Implication and equivalence are not the same
English, as all natural languages, is pretty sloppy in how it expresses conditions. Consider the following lovely sentence: “If you don’t give me your money, I will shoot you”. Now the common understanding is that you won’t be shot as long as you hand over your money. But if your robber happens to be a mathematician you are very unlucky because they might still shoot you — while you draw your final breath they will gleefully point out that they didn’t say “If you don’t give me your money, I will shoot you, and if you give me your money I will not shoot you.” Your murderer took advantage of the fact that English often expresses a biconditional (\(a\) implies \(b\), and the other way round) with the same language we use for implications (\(a\) implies \(b\), but \(b\) does not necessarily imply \(a\)).
In “If you don’t give me your money, I will shoot you”, the if is a biconditional: whichever choice you make fully determines what the robber will do next. Not forking over your hard-earned cash implies getting shot by the robber, and getting shot by the robber implies that you chose not to fork over your hard-earned cash. But the very same if is just an implication in “If it rains, the road is wet”: if it does not rain, the road may still be wet, e.g. because of a homeowner’s overzealous sprinklers. Here the absence of rain does not imply the absence of wet roads. It is an implication, but not a biconditional.

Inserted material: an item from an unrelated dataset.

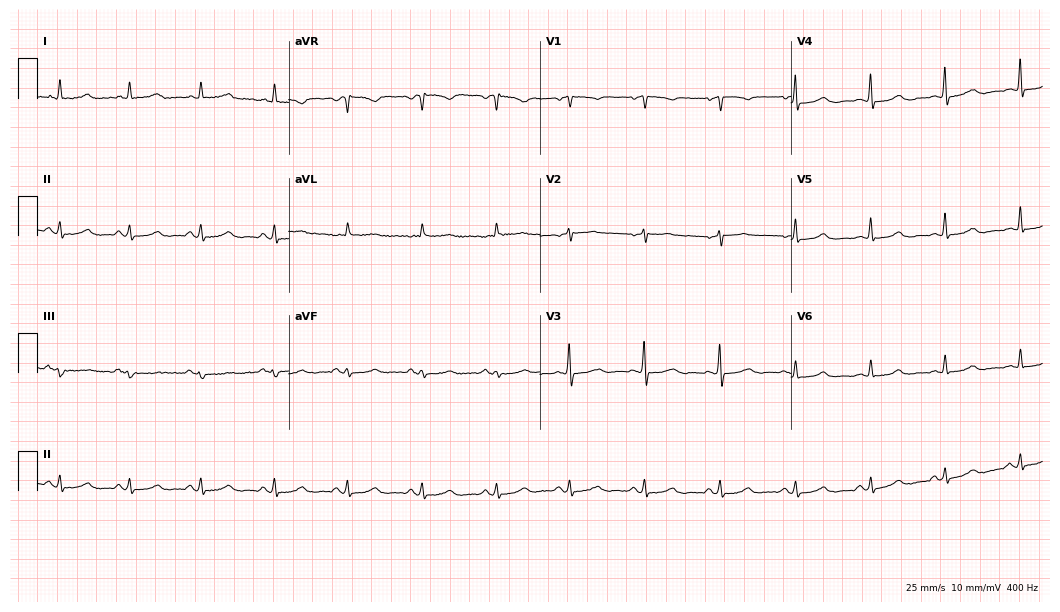
Electrocardiogram (10.2-second recording at 400 Hz), a 63-year-old female. Of the six screened findings (first-degree AV block, right bundle branch block (RBBB), left bundle branch block (LBBB), sinus bradycardia, atrial fibrillation (AF), sinus tachycardia), none is recorded.
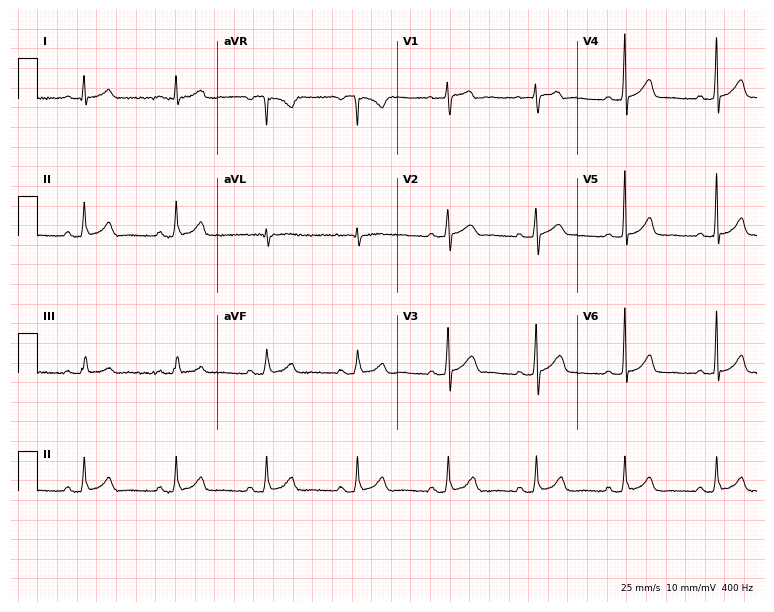
Resting 12-lead electrocardiogram (7.3-second recording at 400 Hz). Patient: a female, 57 years old. Read as a normal ECG.

English does not explicitly mark the distinction between a biconditional and an implication, the reader is supposed to figure it out from context. But in mathematics, the distinction is very important, and this is why mathematicians explicit distinguish the implication if from the biconditional iff (which is short for if and only if). So pay close attention to whether the text uses an if or an iff.
The following is an implication but not an equivalence/biconditional: “If you are an actress, then you are female”. After all, not every female is an actress. On the other hand, “You are a bachelor iff you are an unmarried man” is a biconditional. Every unmarried man is a bachelor, and every bachelor (in the non-academic sense) is an unmarried man.
Never confuse the conditional if with the biconditional iff.
Recap
- Avoid symbol shock!
- Don’t rush, take your time.
- Break readings into chunks.
- Add colors.
- Try to understand the notation.
- Definitions
- Read them carefully.
- Think about what would (not) fit the definition.
- Think about why this particular definition was chosen, rather than some alternative.
- Writing style
- Don’t assume implicatures. Read in a very literal fashion.
- Don’t confuse implications (if) and biconditionals (iff).